ALSO: WHY ARE PEOPLE GETTING NEGGED? GO EVEN YOUR APs SOMEWHERE ELSE. I dont see anything wrong with axesterminated's post, so why the negs? If you have a grudge againts the person, THEN SAVE IT FOR SOME OTHER BLOODY TIME WHEN HE SCREWS UP! sheesh, people cannot even offer their help in this place without getting negged up the ass.
February 6th, 2004, 03:53 PM
Run a sniffer on your machine while this is occuring and go through the collected data
Don't just do a straight netstat, try something like this "netstat -nao 3 > temp.txt".
This will run netstat every 3 seconds and log it to the file temp.txt.
What type of network on you on ?
Do you use Wireless ?
February 6th, 2004, 04:32 PM
Is it possible the 'intruder' has compromised the AIM main system ?
I have seen similar situations on chat rooms where 'intruders' monitor everyone's chat at the source.
Have you registered a complaint with AIM ?
February 6th, 2004, 05:22 PM
Compromising the AIM system is a huge feat now. In the olden days, the servers were centralized. Now, however, there are fewer servers and they only create the initial directions of the packets. IMs are sent directly between machines now. (Don't believe me? Send IMs with the Timestamp on, and then correlate that the outgoing packets on your machine. The IPs will match up every time.)
If someone were to succeed in doing this, they would be able to shut down the system or completely screw up accounts, take over whatever they wanted.
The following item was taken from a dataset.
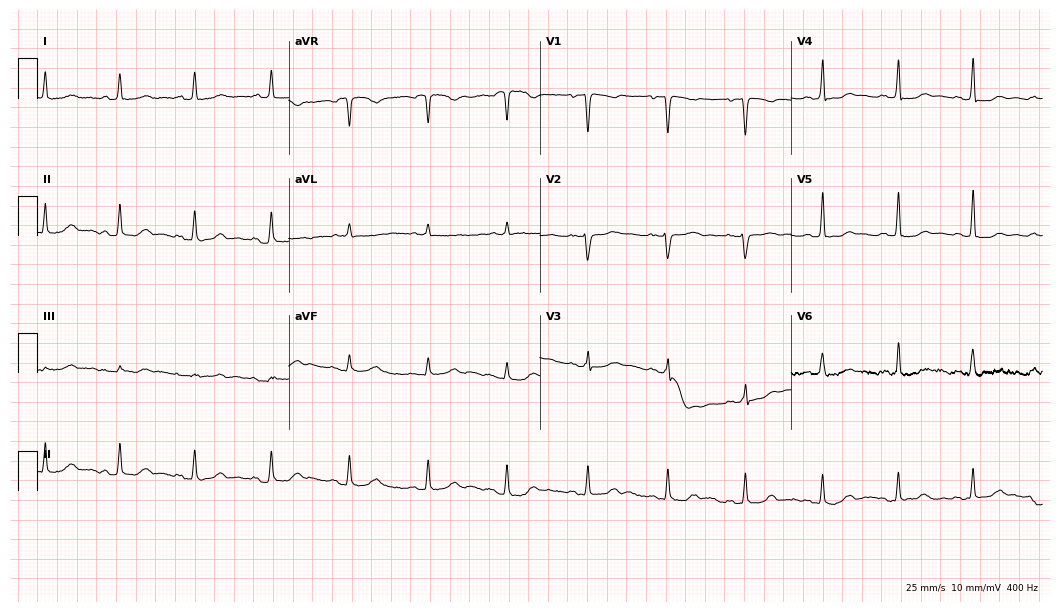
ECG — a 58-year-old female patient. Screened for six findings — first-degree AV block, right bundle branch block, left bundle branch block, sinus bradycardia, atrial fibrillation, sinus tachycardia — none is recorded. Other findings, if any, are not listed.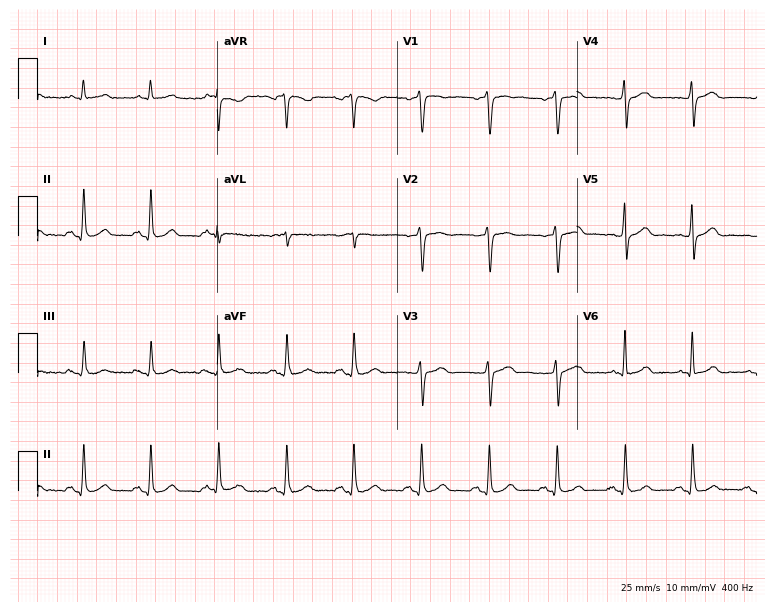
Electrocardiogram (7.3-second recording at 400 Hz), a 66-year-old male patient. Of the six screened findings (first-degree AV block, right bundle branch block, left bundle branch block, sinus bradycardia, atrial fibrillation, sinus tachycardia), none is recorded. Only these six findings were labelled.

Someone who got into the system would probably have more interesting things to do than eavesdrop on one person's conversations.
It seems most likely to me that its a keylogger, since it sounded like only one side of the conversation was being reported. The keylogger could easily be running on your system. Try taking a look at your running processes, and then take a look at the start-up processes (msconfig, here we come.)
If that turns up nothing, then I'm not sure I know what's going on or what might work.
Hope that helps...
February 6th, 2004, 06:58 PM
Is your AV updated?
You might want to check these sites out-
Free trojan scan:
AIM 5.2+ encryption certificate:
February 6th, 2004, 07:00 PM
Cyber1d is correct in that this stuff is stealthy, it is also technically "legitimate" depending on how it is used, so countermeasures providers have to be a bit careful?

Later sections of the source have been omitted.